4.1.2 Source .bashrc in current login session

hduser@pooja:~$ source ~/.bashrc

4.2 Hadoop configuration file changes

4.2.1 Changes to hadoop-env.sh (set $JAVA_HOME to installation directory)

4.2.1.1 Find JAVA_HOME on machine.

hduser@pooja:~$ which java

/usr/bin/java

hduser@pooja:~$ readlink -f /usr/bin/java

/usr/lib/jvm/java-8-oracle/jre/bin/java

Note: /usr/lib/jvm/java-8-oracle is JAVA_HOME diretory

4.2.1.2 Edit hadoop-env.sh and set $JAVA_HOME.

hduser@prod01:~$ vi $HADOOP_HOME/etc/hadoop/hadoop-env.sh

Edit file and change

JAVA_HOME = ${JAVA_HOME}

JAVA_HOME = /usr/lib/jvm/java-8-oracle

Note: JAVA_HOME=path fetched in step 4.2.1.1

4.2.2 Changes to core-site.xml

hduser@prod01:~$ vi $HADOOP_HOME/etc/hadoop/core-site.xml

Add the configuration property (NameNode property: fs.dafault.name).

<configuration>
<property>
<name>fs.default.name</name>
<value>hdfs://localhost:9000</value>
</property>
</configuration>

4.2.3 Changes to hdfs-site.xml

hduser@prod01:~$ vi $HADOOP_HOME/etc/hadoop/hdfs-site.xml

Add the configuration property (NameNode property: dfs.name.dir, DataNode property: dfs.data.dir).

<property>
<name>dfs.replication</name>
<value>1</value>
</property>

<property>
<name>dfs.name.dir</name>
<value>file:///home/hduser/hadoopdata/hdfs/namenode</value>
</property>
<property>
<name>dfs.data.dir</name>
<value>file:///home/hduser/hadoopdata/hdfs/datanode</value>
</property>

</configuration>

4.2.3 Changes to mapred-site.xml

Here, first we will copy the mapred-site.xml.template to mapred-site.xml and then will add property to it.

hduser@prod01:~$ cp $HADOOP_HOME/etc/hadoop/mapred-site.xml.template $HADOOP_HOME/etc/hadoop/mapred-site.xml

hduser@prod01:~$ vi $HADOOP_HOME/etc/hadoop/mapred-site.xml

Add the configuration property (mapreduce.framework.name)

<property>
<name>mapreduce.framework.name</name>
<value>yarn</value>
</property>

</configuration>

Note: If you didn't specify this then Resource Manager UI (http://localhost:8088) will not show any jobs.
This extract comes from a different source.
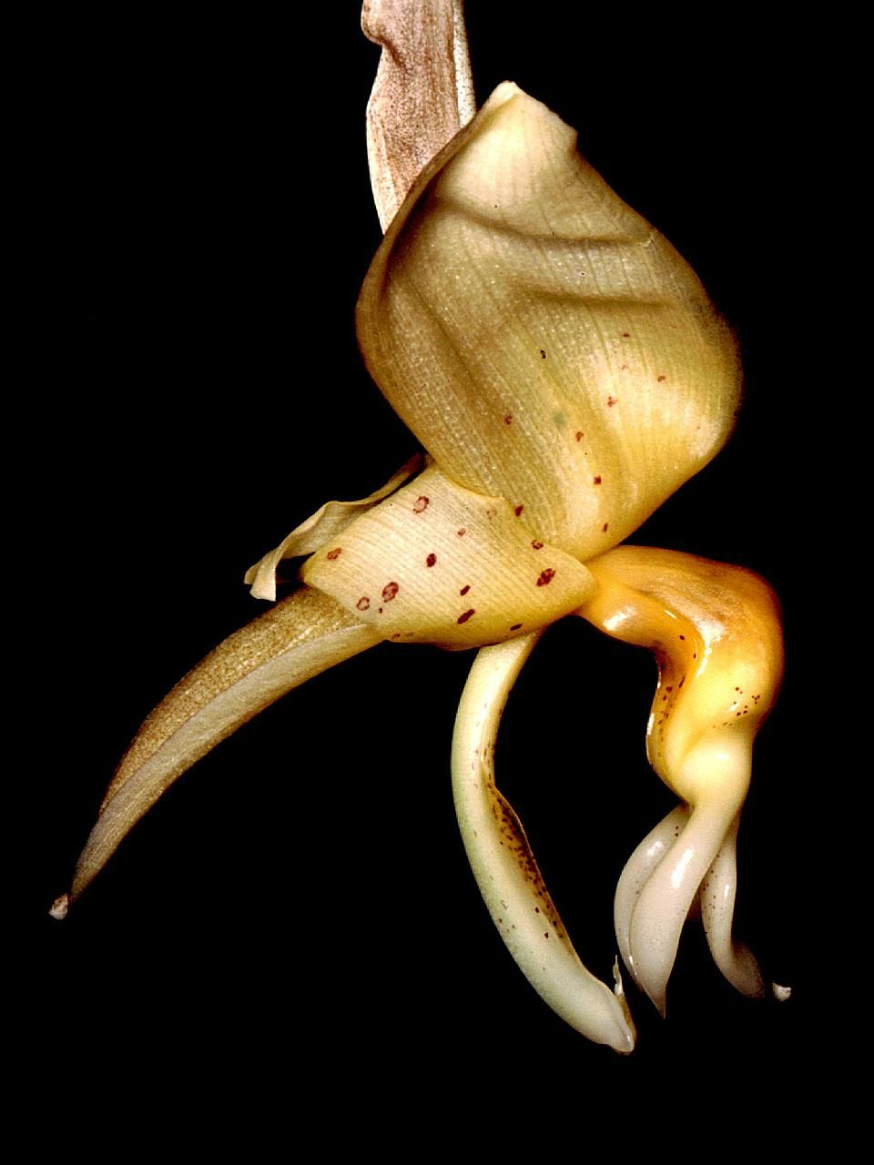 Stanhopea maculosa

4.2.4 Changes to yarn-site.xml

hduser@prod01:~$ vi $HADOOP_HOME/etc/hadoop/yarn-site.xml

Add the configuration property

<property>
<name>yarn.nodemanager.aux-services</name>
<value>mapreduce_shuffle</value>
</property>

</configuration>

Step 5: Verify and format HDFS File system

5.1 Format HDFS file system

hduser@pooja:~$ hdfs namenode -format

...Snippet

17/08/24 16:08:36 INFO util.GSet: capacity = 2^15 = 32768 entries

17/08/24 16:08:36 INFO namenode.FSImage: Allocated new BlockPoolId: BP-1601791069-127.0.1.1-1503616

17/08/24 16:08:37 INFO common.Storage: Storage directory /home/hduser/hadoopdata/hdfs/namenode has been successfully formatted.

17/08/24 16:08:37 INFO namenode.FSImageFormatProtobuf: Saving image file /home/hduser/hadoopdata/hdfs/namenode/current/fsimage.ckpt_0000000000000000000 using no compression

17/08/24 16:08:37 INFO namenode.FSImageFormatProtobuf: Image file /home/hduser/hadoopdata/hdfs/namenode/current/fsimage.ckpt_0000000000000000000 of size 323 bytes saved in 0 seconds.

17/08/24 16:08:37 INFO namenode.NNStorageRetentionManager: Going to retain 1 images with txid >= 0

17/08/24 16:08:37 INFO util.ExitUtil: Exiting with status 0

17/08/24 16:08:37 INFO namenode.NameNode: SHUTDOWN_MSG:

/************************************************************

SHUTDOWN_MSG: Shutting down NameNode at pooja/127.0.1.1

************************************************************/

5.2 Verify the format (Make sure hadoopdata/hdfs/* folder created)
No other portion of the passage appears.